So far we used weight decay in order to prevent overfitting. If the weight values are greater than the input values, the network will start to adapt to the weights, not the input data.
*Overfitting: A state in which the network is only accustomed to the training data and shows low performance on other data sets.
If we use weight decay to even out the weights to a small value, why not start with small weights? We must make sure, however, to avoid using identical weights, because it defeats the purpose of using backpropagation.
[Trial & Error]
We’re going to experiment with different weight values and activation functions to see the connection between weight initialization and network performance.

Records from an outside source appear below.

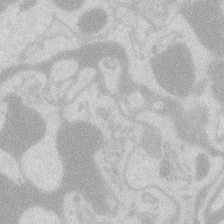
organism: Zebrafish
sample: Macrophage
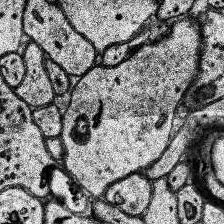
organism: Human
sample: Temporal Lobe
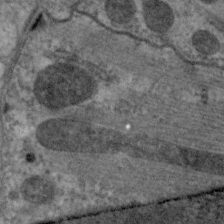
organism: C. elegans
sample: Pharynx

The following code tracks the activation values (output per layer).
My version of the code is different from the book’s. I automated all the cases so the output graphs come together rather than running the code multiple times. Go check it out.

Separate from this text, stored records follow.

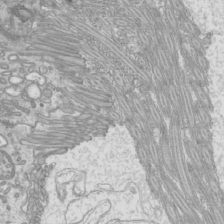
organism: Mouse
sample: Cilia; mouse epididymis
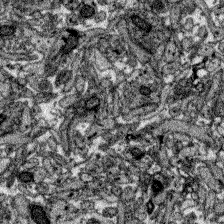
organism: Zebrafish
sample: Larval olfactory bulb

Conclusion first. The best case was ReLU as the activation function and He as the initialization value.
The use of sigmoid does not return good weight variables. This can be understood quite intuitively since the sigmoid function’s input range (x-val) is between -5 ~ 5, any other input value will result in either 0 or 1. Thus the weight data is likely to skew to either side of the output range. If most activation values are skewed to 0 and 1’s, the gradient values will vanish in the backpropagation step. Also, the sigmoid function fixes the activation value to a certain number which defeats the purpose of using multiple nodes. Each node should have a unique value in order to effectively represent different characteristics of the input data (MNIST).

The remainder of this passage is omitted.